2.1.0
User Documentation for Apache MADlib

This module provides a basic stemming operation for text input. It is a support module for several machine learning algorithms that require a stemmer. Currently, it only supports English words.

This function is a SQL interface to the implementation of the Porter Stemming Algorithm. The original stemming algorithm is written and maintained by Martin Porter

Implementation Notes

All functions described in this module work with text OR text array.

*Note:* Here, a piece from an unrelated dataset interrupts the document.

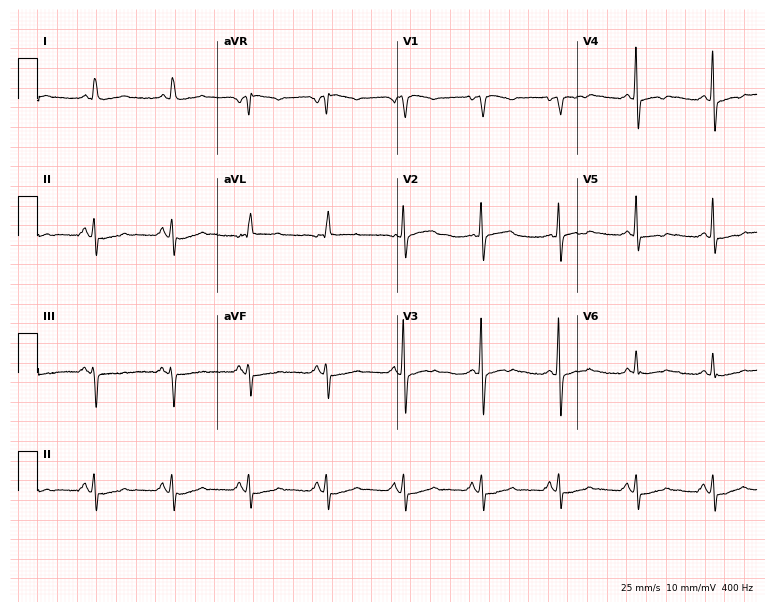
ECG — a female, 61 years old. Screened for six findings — first-degree AV block, right bundle branch block (RBBB), left bundle branch block (LBBB), sinus bradycardia, atrial fibrillation (AF), sinus tachycardia — none is recorded.
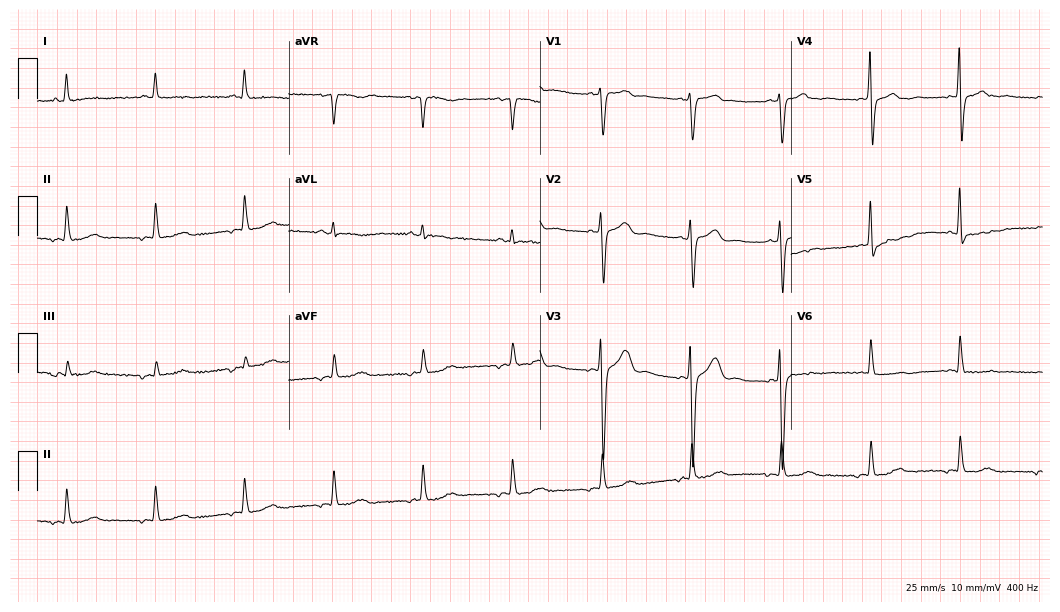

Several of the function require TEXT VALUES, and returns NULL for a NULL input. See details in description of individual functions.

Stemmer Operations
stem_token()

Returns the stem of the token. Returns NULL if input is NULL.

stem_token_arr()

Returns the stems in an array of input token array. The stem would be NULL for corresponding NULL token.

Examples
  1. Create a table with some words to be stemmed.
    CREATE TABLE token_tbl ( id integer,
                             word text
                           );
    INSERT INTO token_tbl VALUES
     (1, 'kneel'),
     (2, 'kneeled'),
     (3, 'kneeling'),
     (4, 'kneels'),
     (5, 'knees'),
     (6, 'knell'),
     (7, 'knelt'),
     (8, 'knew'),
     (9, 'knick'),
     (10, 'knif'),
     (11, 'knife'),
     (12, 'knight'),
     (13, 'knightly'),
     (14, 'knights'),
     (15, 'knit'),
     (16, 'knits'),
     (17, 'knitted'),
     (18, 'knitting'),
     (19, 'knives'),
     (20, 'knob'),
     (21, 'knobs'),
     (22, 'knock'),
     (23, 'knocked'),
     (24, 'knocker'),
     (25, 'knockers'),
     (26, 'knocking'),
     (27, 'knocks'),
     (28, 'knopp'),
     (29, 'knot'),
     (30, 'knots');
    
  2. Return the stem words
    SELECT madlib.stem_token(word) FROM token_tbl;
    
     stem_token
     ------------
     kneel
     kneel
     kneel
     kneel
     knee
     knell
     knelt
     knew
     knick
     knif
     knife
     knight
     knight
     knight
     knit
     knit
     knit
     knit
     knive
     knob
     knob
     knock
     knock
     knocker
     knocker
     knock
     knock
     knopp
     knot
     knot
    (30 rows)
    
  3. The input can be processed as an array
    SELECT madlib.stem_token_arr(array_agg(word order by word)) FROM token_tbl;
    
      stem_token_arr
     -----------------------------------------------------------------------------------------------------------------------------------------------------------------------------------
     {kneel,kneel,kneel,kneel,knee,knell,knelt,knew,knick,knif,knife,knight,knight,knight,knit,knit,knit,knit,knive,knob,knob,knock,knock,knocker,knocker,knock,knock,knopp,knot,knot}
    (1 row)
    

Related Topics

File porter_stemmer.sql_in for list of functions and usage.